Tuesday, 17 September 2013
Breckenridge Ballroom (Peak 14-17, 1st Floor) / Event Tent (Outside) (Beaver Run Resort and Conference Center)
Michael M. Bell, Univ. of Hawaii at Manoa, Honolulu, HI; and A. M. Foerster

Dynamic and thermodynamic retrievals from multi-Doppler radar analyses have improved our understanding of many mesoscale weather phenomena, including supercell thunderstorms, squall lines, and tropical cyclones. In the general formulation, radar derived winds are used in the momentum and thermodynamic equations to solve for buoyancy and pressure perturbations relative to a hydrostatic reference environment. Following the pioneering work of Gal-Chen (1978), various improvements to the thermodynamic retrieval methodology have been proposed, including a cylindrical coordinate version for use with tropical cyclones (Viltard and Roux 1998). However, the concept of a reference environment becomes difficult to define in a rapidly rotating tropical cyclone where the first-order temperature and pressure perturbations are associated with the system-scale vortex in thermal wind balance.
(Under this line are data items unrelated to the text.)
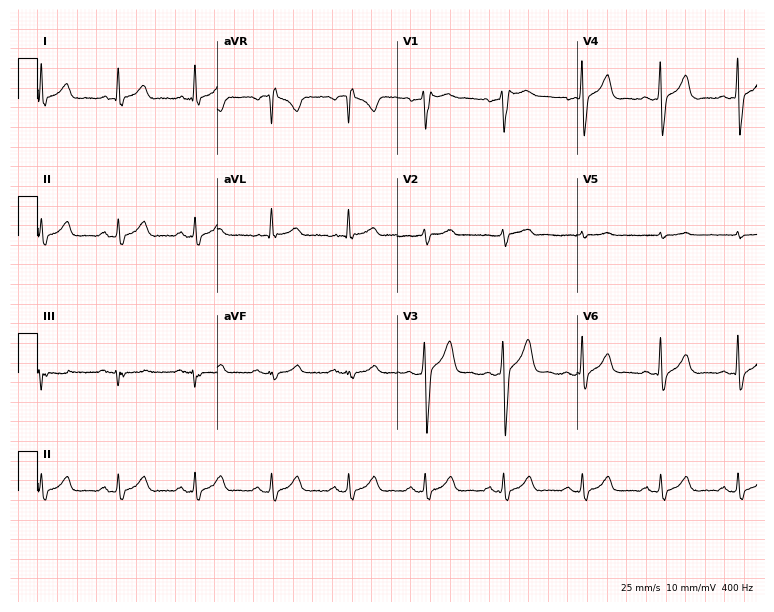
Resting 12-lead electrocardiogram (7.3-second recording at 400 Hz). Patient: a male, 47 years old. Read as a normal ECG.
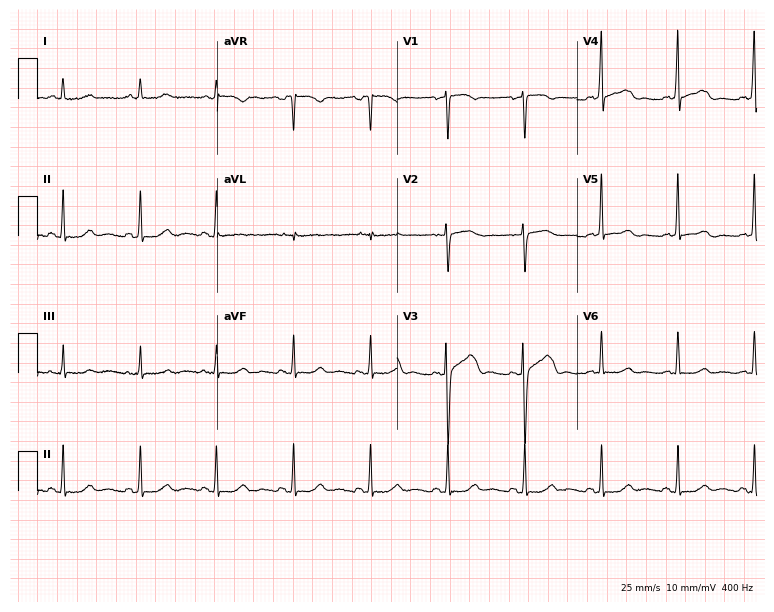
12-lead ECG from a female patient, 57 years old. Labelled as a normal ECG.
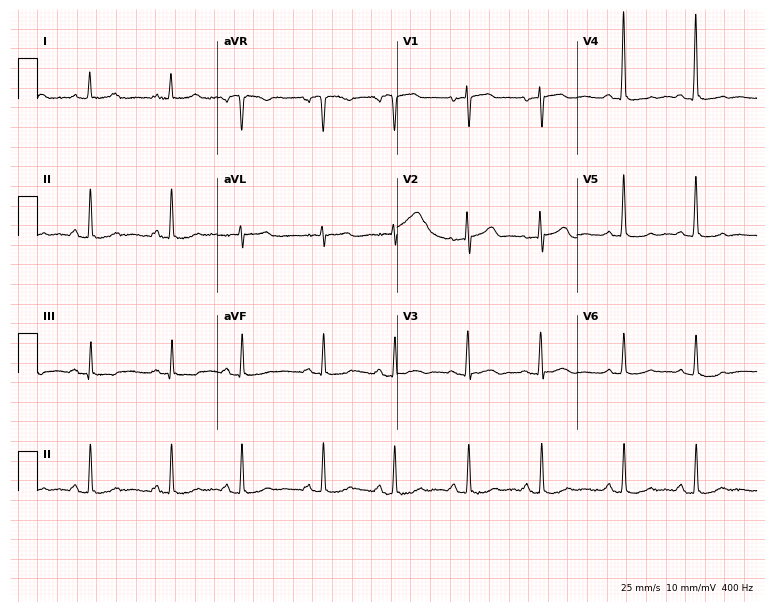
Standard 12-lead ECG recorded from a woman, 65 years old. Read as a normal ECG.
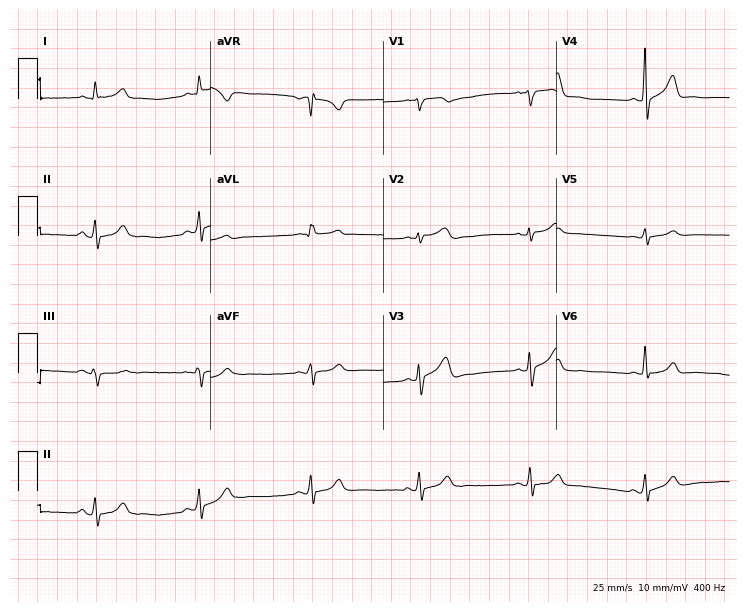
Resting 12-lead electrocardiogram. Patient: a 32-year-old man. Read as a normal ECG.

A modified thermodynamic retrieval will be presented based on a separation of the balanced, azimuthal mean vortex flow from the higher-order wind perturbations. In the modified formulation, the reference environment is assumed to be a mean vortex in both gradient wind and hydrostatic balance. The reference virtual potential temperature and pressure fields therefore depend on both height and radius, linking the radial and vertical momentum equations. Buoyancy and pressure perturbations are then retrieved relative to the balanced vortex using a spline-based variational approach called SAMURAI. Airborne Doppler radar and in situ kinematic and thermodynamic data from aircraft and dropsondes are incorporated into the retrieval. The new formulation is believed to provide better insight into the nature of convection and pressure asymmetries in tropical cyclones. Analytic results testing the methodology will be presented, with some discussion of potential application to tornadoes or dust devils. Thermodynamic retrievals using real data from the RAINEX and PREDICT/GRIP/IFEX field campaigns will be presented in a companion paper (Foerster and Bell).